According to the statement, the Rocky Mountain Rescue Group (RMRG) established verbal contact with the lead climber, who was on the final pitch, at 10:19 p.m., 2 hours 4 minutes after the rescue call went out. They “assisted” the lead climber to the top, although it was unclear what this involved. To reach the lower climbers at the top of pitch four, the rescuers rappelled down on fixed lines from the top, then helped them ascend. By 2:25 a.m., all three reached the trailhead, safe and sound. Climbing has reached out to RMRG’s Public Information Officers for more detail.
I’m not one to shame a climber for calling for a rescue; we’ve all done things that have embarrassed us and forced us to learn. Still, for a group of volunteers like RMRG, every emergency call takes significant time and energy out of their week. It’s worth extracting any lessons we can from this amusing rescue, if only to save these volunteer teams some sleep. We know from the report the climbers were healthy and uninjured. They didn’t have headlamps or jackets, but what else stopped them from getting off the mountain?
I called up my friend Kate Kelleghan, a bona-fide Naked Edge expert who’s climbed the route 89 times and holds the women’s speed record on it, to help me understand what situation those climbers were facing.
A brief overview
The Naked Edge is the sharpest, most prominent arête of Eldorado Canyon’s tallest peak, Redgarden Wall. After a 200-foot “approach” pitch, it ascends for 460 feet up to its summit, after which a walk-off trail brings you safely down. With its “climb up, walk off” set-up, glorious exposure, and conglomerate sandstone that feels more like granite than anything you’d find in the desert, the past 10 years have seen The Naked Edge turn into what Climbing contributor James Lucas called “Colorado’s local racetrack.”

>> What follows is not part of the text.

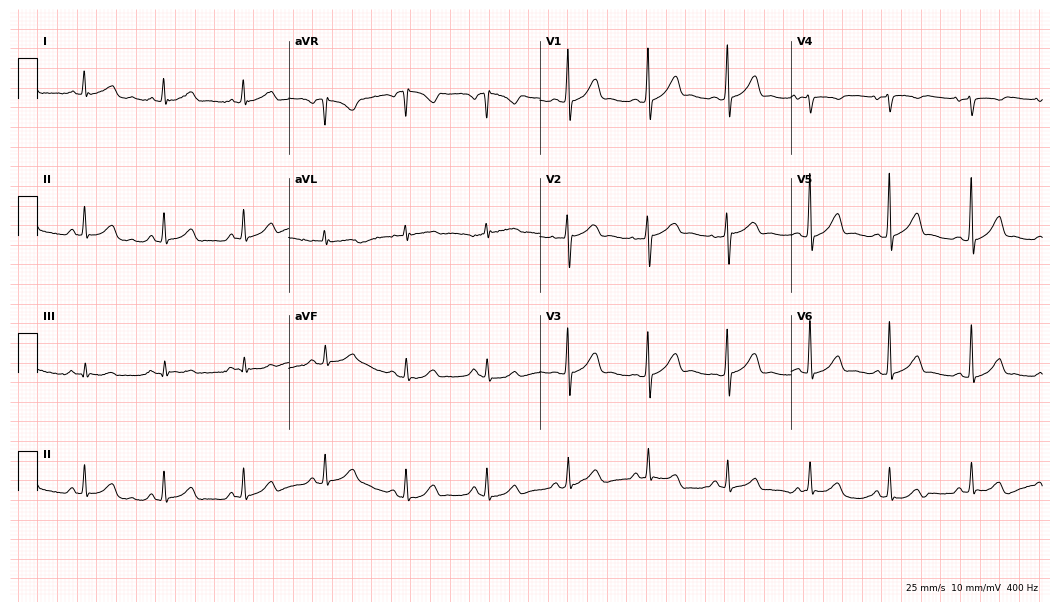
Standard 12-lead ECG recorded from a 42-year-old woman (10.2-second recording at 400 Hz). None of these six findings is recorded: first-degree AV block, right bundle branch block, left bundle branch block, sinus bradycardia, atrial fibrillation, sinus tachycardia. Only these six findings were labelled.

Its five pitches consist of a 5.11a finger crack, a 5.10b arête sequence, a 5.8 reprieve, the notorious 5.11b bombay chimney, and an 5.11a boulder problem pitch that ends in a steep hand crack. Most climbers consider the fourth pitch the crux; others say the start of the fifth is just as hard.
Bare exposure
Despite being ultra-popular, The Naked Edge is not the easiest climb to retreat from. According to Kelleghan, only pitches one, two, and four have bolted anchors; the rest rely on gear, pitons, or slung blocks. Pitch three is 34 meters long, so rappelling it with a 70-meter rope would be a rope stretcher, and building a gear anchor midway carries heightened risk due to the chossy rock. While some parties may be able to get down from the top of pitch three, if they’re careful, pitch one is the realistic turnaround point for most people.
When the April 12 call for rescue was made, two of the three climbers were below the final pitch, either unable or unwilling to complete it in the dark. So what’s one to do, if you’re the leader at pitch five and your partners can’t make it up one of the cruxes?
“If it were me, I’d finish out the route, then rig ropes down to the bombay [chimney] and have [my partners] jug out on that route,” says Kelleghan, who served two years on Yosemite Search and Rescue and is an AMGA-certified Apprentice Rock Guide. “But that’s because I know exactly where to drop ropes that hang down into the bombay.” A beginner, she admits, wouldn’t have that knowledge.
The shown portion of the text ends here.